A vibrant venture capital market requires well-functioning exit routes, especially IPO and M&A, the two main routes. There is a growing demand for an alternative exit channel because IPOs require more time and the M&A market in Korea is not mature yet. Private secondary market platforms in the venture capital cycle not only provide alternative exit routes, but they also have a positive spillover effect on the overall venture ecosystem. They alleviate the lack of information and information asymmetry and provide liquidity to angel investors, current and former startup employees, and entrepreneurs, and ultimately create a positive externality for the IPO market.

The secondary market in Korea is less regulated, compared to that in the US, from the perspective of securities distribution as there are no requirements on the holding period and information disclosure. However, OTC secondary market transactions in Korea are subdued due to a narrow interpretation of the definitions of and transactions in the exchange in the Financial Investment Services and Capital Markets Act (FSCMA).

SecondMarket and SharesPost are two representative private secondary market platforms in the US. As registered broker-dealers, they have IT systems for private securities transactions within the US securities regulations.

SecondMarket and SharesPost have effective customized liquidity programs that alleviate information asymmetry through encryption technology and non-disclosure agreements with program participants, which provides an important example for addressing information asymmetry, a major hindrance in the Korean OTC secondary market. In addition, the primary capital raising programs of SecondMarket and SharePost are important developments since a private company can raise capital without an IPO while remaining private. Such programs are supported by the JOBS Act's deregulation of private companies in the number of registered shareholders and allowance of general solicitation.

Because of the FSCMA, there is no private secondary market platform within the regulatory system in Korea. The securities regulations keep securities companies away from OTC securities intermediation, and several private companies provide bulletin boards for securities transaction information. These private bulletin boards are regarded as an illegal trading facility and securities intermediation. 

The main hurdles for the OTC secondary market for private companies’ stocks in Korea are summarized as: (1) restrictions on OTC transaction methods, (2) restrictions on public offering, (3) prohibition of illegal market opening, and (4) prohibition of internalization. Presently, K-OTC is the only legal organized OTC market, and deregulation is essential for diverse and vibrant private secondary market platforms such as those in the US.

This report suggests the following regulatory changes. First, regulations of OTC secondary markets need to be separated into those for non-listed public companies and those for non-listed private companies. Second, private secondary market platforms should be diversified and allow securities companies to run the platforms.
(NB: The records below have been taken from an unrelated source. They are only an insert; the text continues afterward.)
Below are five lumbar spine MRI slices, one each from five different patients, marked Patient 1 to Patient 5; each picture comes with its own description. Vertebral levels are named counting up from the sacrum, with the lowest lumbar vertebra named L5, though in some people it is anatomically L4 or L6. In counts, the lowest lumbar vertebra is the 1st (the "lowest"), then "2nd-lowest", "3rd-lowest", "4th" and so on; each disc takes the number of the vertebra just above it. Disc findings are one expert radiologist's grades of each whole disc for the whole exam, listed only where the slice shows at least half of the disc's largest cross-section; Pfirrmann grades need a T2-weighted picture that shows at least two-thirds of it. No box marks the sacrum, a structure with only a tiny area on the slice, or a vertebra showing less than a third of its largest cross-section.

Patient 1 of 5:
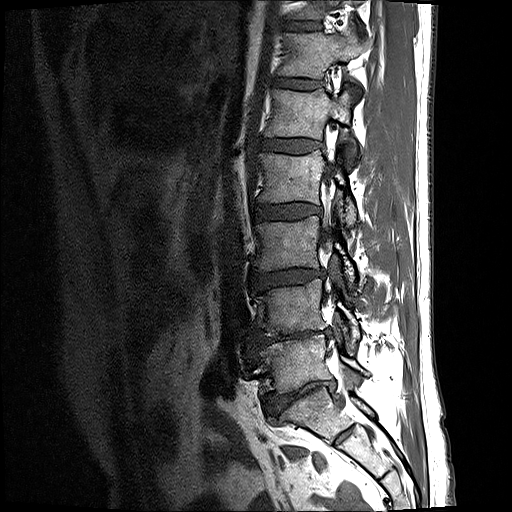

T1-weighted sagittal MRI of the lumbar spine | Slice 6/17
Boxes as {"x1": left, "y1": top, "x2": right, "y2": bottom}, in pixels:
T12/L1 (6th disc) at {"x1": 274, "y1": 78, "x2": 321, "y2": 89}, L5/S1 (lowest disc) at {"x1": 264, "y1": 382, "x2": 334, "y2": 415}, disc L2/L3 (4th disc) at {"x1": 254, "y1": 203, "x2": 320, "y2": 219}, T12 (6th vertebra) at {"x1": 278, "y1": 32, "x2": 366, "y2": 78}, T11/T12 (7th disc) at {"x1": 286, "y1": 21, "x2": 320, "y2": 30}, disc L1/L2 (5th disc) at {"x1": 260, "y1": 139, "x2": 319, "y2": 153}, L3 (3rd-lowest vertebra) at {"x1": 254, "y1": 216, "x2": 355, "y2": 287}, L4 (2nd-lowest vertebra) at {"x1": 253, "y1": 278, "x2": 360, "y2": 347}, L2 (4th vertebra) at {"x1": 258, "y1": 150, "x2": 356, "y2": 226}, L5 (lowest vertebra) at {"x1": 255, "y1": 334, "x2": 368, "y2": 393}, L3/L4 (3rd-lowest disc) at {"x1": 250, "y1": 269, "x2": 324, "y2": 289}, L1 (5th vertebra) at {"x1": 265, "y1": 89, "x2": 356, "y2": 155}, thecal sac / spinal canal at {"x1": 322, "y1": 174, "x2": 332, "y2": 301}, disc L4/L5 (2nd-lowest disc) at {"x1": 255, "y1": 329, "x2": 330, "y2": 348}.

Degenerative findings by level:
- L5/S1 (lowest disc): spondylolisthesis, lower-endplate change, disc narrowing, disc bulging
- L3/L4 (3rd-lowest disc): disc bulging, disc narrowing
- L4/L5 (2nd-lowest disc): Modic type II, lower-endplate change, disc narrowing, disc bulging
- T12/L1 (6th disc), T11/T12 (7th disc), L1/L2 (5th disc), L2/L3 (4th disc): no spondylolisthesis, narrowing, bulging, herniation, Modic or endplate change recorded

Patient 2 of 5:
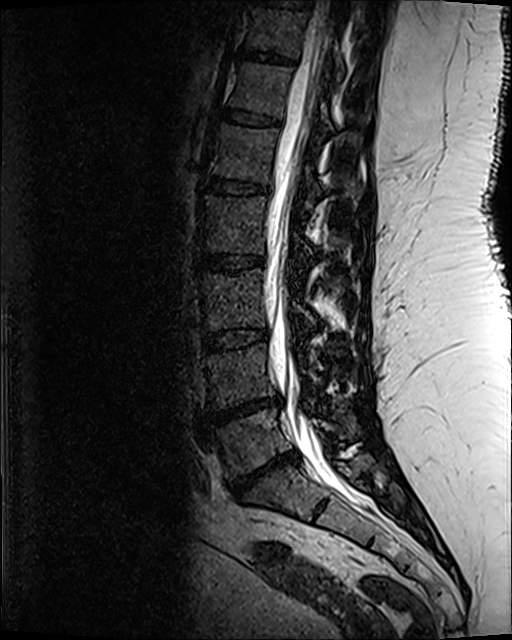

MRI lumbar spine (T2 SPACE (3D)), sagittal plane. Slice 66/120.
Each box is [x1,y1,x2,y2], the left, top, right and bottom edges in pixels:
L3/L4: [203,329,267,350].
L1 vertebra: [212,124,363,207].
L1/L2: [205,177,268,194].
T12: [229,63,334,129].
L3: [199,270,316,328].
T11: [245,7,344,76].
L2/L3: [199,255,263,272].
T12/L1: [222,109,279,124].
Thecal sac / spinal canal: [265,1,368,505].
Intervertebral disc T11/T12: [240,51,291,63].
L5/S1: [227,454,298,499].
L5: [206,410,359,476].
Intervertebral disc L4/L5: [212,400,279,423].
L4: [208,345,323,407].
L2 vertebra: [199,197,314,254].
T10/T11: [260,0,311,7].

Radiological gradings:
  L2/L3: Pfirrmann grade 3, upper-endplate change, lower-endplate change
  L1/L2: Pfirrmann grade 3, lower-endplate change
  L4/L5: disc herniation, upper-endplate change, disc narrowing, lower-endplate change, Modic type II
  L5/S1: Pfirrmann grade 5, lower-endplate change, disc herniation, disc narrowing, upper-endplate change, Modic type II
  T11/T12: Pfirrmann grade 3, lower-endplate change
  L3/L4: Pfirrmann grade 3
  T12/L1: Pfirrmann grade 3

Patient 3 of 5:
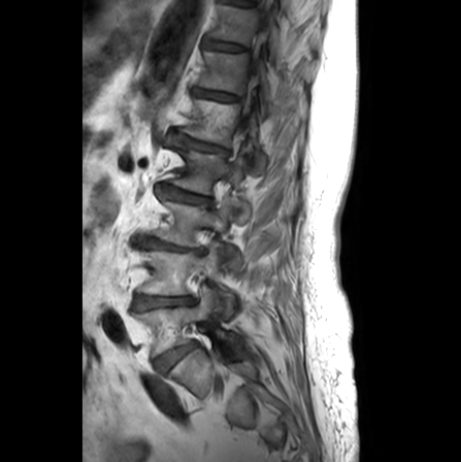 Lumbar spine MR, T1-weighted, sagittal

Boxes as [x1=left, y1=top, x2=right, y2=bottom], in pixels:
{"thecal sac / spinal canal": "[x1=245, y1=27, x2=268, y2=112]", "T11 (7th vertebra)": "[x1=208, y1=2, x2=317, y2=81]", "L3/L4 (3rd-lowest disc)": "[x1=136, y1=237, x2=203, y2=253]", "T12 (6th vertebra)": "[x1=198, y1=50, x2=307, y2=116]", "disc L4/L5 (2nd-lowest disc)": "[x1=133, y1=294, x2=194, y2=309]", "L5/S1 (lowest disc)": "[x1=154, y1=343, x2=197, y2=373]", "L3 (3rd-lowest vertebra)": "[x1=151, y1=193, x2=240, y2=269]", "T12/L1 (6th disc)": "[x1=193, y1=88, x2=239, y2=100]", "disc L2/L3 (4th disc)": "[x1=159, y1=184, x2=211, y2=203]", "disc L1/L2 (5th disc)": "[x1=171, y1=132, x2=228, y2=151]", "L1 (5th vertebra)": "[x1=179, y1=98, x2=267, y2=173]", "L4 (2nd-lowest vertebra)": "[x1=137, y1=243, x2=237, y2=316]", "L2 (4th vertebra)": "[x1=169, y1=144, x2=251, y2=222]", "L5 (lowest vertebra)": "[x1=134, y1=284, x2=240, y2=356]", "T11/T12 (7th disc)": "[x1=203, y1=39, x2=247, y2=50]"}

Per-level radiological findings:
- L2/L3 (4th disc): disc narrowing, lower-endplate change, upper-endplate change
- L1/L2 (5th disc): lower-endplate change, disc narrowing, disc bulging, upper-endplate change
- L3/L4 (3rd-lowest disc): lower-endplate change, disc narrowing, Modic type II, upper-endplate change
- L5/S1 (lowest disc): Modic type II
- T12/L1 (6th disc): upper-endplate change
- L4/L5 (2nd-lowest disc): disc narrowing, Modic type II
- T11/T12 (7th disc): no Modic or endplate change, herniation, narrowing, bulging or spondylolisthesis recorded

Patient 4 of 5:
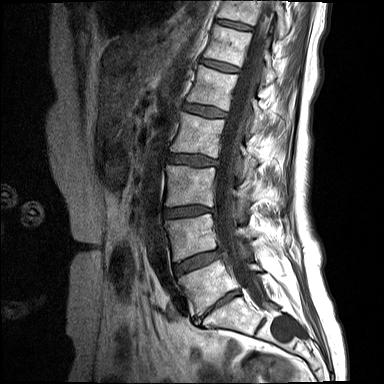

Field of view 280x280 mm, slice spacing 4.4 mm; Lumbar spine MR, T1-weighted, sagittal

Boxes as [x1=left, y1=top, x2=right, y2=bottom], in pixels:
Disc T11/T12: [x1=216, y1=19, x2=251, y2=30].
Spinal canal: [x1=215, y1=1, x2=274, y2=307].
L3/L4: [x1=164, y1=206, x2=214, y2=217].
L3: [x1=166, y1=165, x2=283, y2=206].
L5: [x1=178, y1=259, x2=261, y2=314].
L1/L2: [x1=184, y1=104, x2=226, y2=117].
T11: [x1=217, y1=0, x2=287, y2=38].
L1: [x1=187, y1=65, x2=268, y2=131].
L4 vertebra: [x1=165, y1=214, x2=253, y2=260].
Disc L5/S1: [x1=206, y1=290, x2=239, y2=313].
T12/L1: [x1=202, y1=59, x2=238, y2=71].
T12 vertebra: [x1=204, y1=24, x2=278, y2=82].
L2/L3: [x1=169, y1=155, x2=218, y2=166].
L2 vertebra: [x1=171, y1=112, x2=258, y2=164].
Disc L4/L5: [x1=173, y1=249, x2=221, y2=274].

Expert MSK radiologist gradings (per disc):
• L3/L4: Modic type II, disc bulging, disc narrowing
• L2/L3: disc bulging, Modic type II, upper-endplate change
• L5/S1: disc bulging, upper-endplate change, Modic type II, disc narrowing, lower-endplate change
• L1/L2: Modic type II
• L4/L5: disc bulging, Modic type II
• T11/T12, T12/L1: no herniation, bulging, narrowing, spondylolisthesis, endplate or Modic change recorded

Patient 5 of 5:
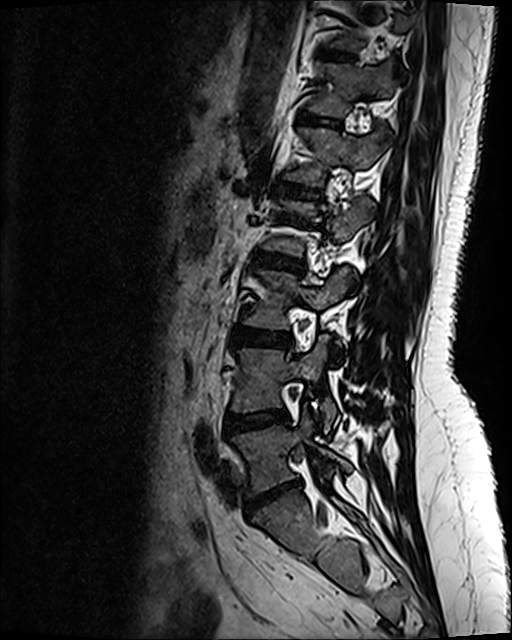
Image 512x640; Sex F; Lumbar spine MR, T2 SPACE (3D), sagittal
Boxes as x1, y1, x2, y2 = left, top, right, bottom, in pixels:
L4 (2nd-lowest vertebra) — 231, 335, 335, 431.
Disc L2/L3 (4th disc) — 254, 255, 302, 271.
T11/T12 (7th disc) — 318, 50, 353, 62.
L5 (lowest vertebra) — 231, 413, 351, 496.
T12/L1 (6th disc) — 299, 114, 336, 127.
Disc L3/L4 (3rd-lowest disc) — 233, 330, 290, 347.
L5/S1 (lowest disc) — 245, 483, 298, 516.
Disc L4/L5 (2nd-lowest disc) — 225, 413, 287, 433.
L1 (5th vertebra) — 287, 129, 384, 186.
L3 (3rd-lowest vertebra) — 243, 272, 350, 329.
Disc L1/L2 (5th disc) — 278, 183, 319, 198.
T12 (6th vertebra) — 307, 64, 394, 117.

Per-level radiological findings:
- L3/L4 (3rd-lowest disc): disc bulging
- L4/L5 (2nd-lowest disc): disc bulging
- T12/L1 (6th disc): lower-endplate change, upper-endplate change
- L2/L3 (4th disc): disc bulging, upper-endplate change, lower-endplate change
- L1/L2 (5th disc): upper-endplate change, lower-endplate change
- T11/T12 (7th disc): no spondylolisthesis, narrowing, bulging, herniation, Modic or endplate change recorded

Third, internalization should be permitted so that securities companies can provide the intermediary function. Fourth, measures for investor protection should be strengthened, including ex ante measures such as risk notices and disclosure requirement, and ex post measures to prevent current illegal transactions in the OTC market. Finally, the mechanical 50 person criteria for dividing public offering and private placement, as well as the requirement to be individual professional investors, need be relaxed so that individual investors can be more easily classified as professional investors.